▶ **INSTRUCTIONS TO FOLLOW**:
Beginning at the line containing "Srednjobosanski | 129 | 10 |", print every line until the records end, keeping each exactly as it is.

EXERCISE DATA below:

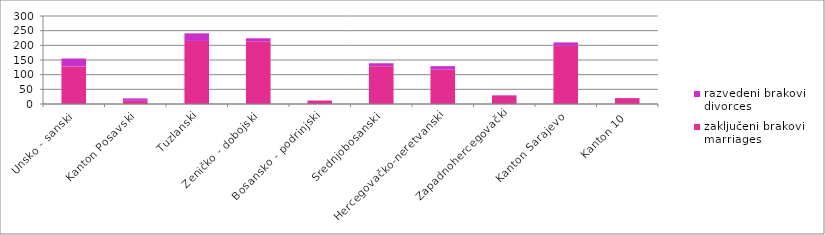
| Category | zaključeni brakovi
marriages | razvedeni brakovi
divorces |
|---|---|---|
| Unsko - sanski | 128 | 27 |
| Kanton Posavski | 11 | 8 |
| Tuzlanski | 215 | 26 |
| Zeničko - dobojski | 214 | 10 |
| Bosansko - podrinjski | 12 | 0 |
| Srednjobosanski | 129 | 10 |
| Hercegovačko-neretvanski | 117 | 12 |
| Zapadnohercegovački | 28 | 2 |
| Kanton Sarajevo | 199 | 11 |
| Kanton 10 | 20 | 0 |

End of EXERCISE DATA.

▶ **ANSWER TO THE EXERCISE**:
| Srednjobosanski | 129 | 10 |
| Hercegovačko-neretvanski | 117 | 12 |
| Zapadnohercegovački | 28 | 2 |
| Kanton Sarajevo | 199 | 11 |
| Kanton 10 | 20 | 0 |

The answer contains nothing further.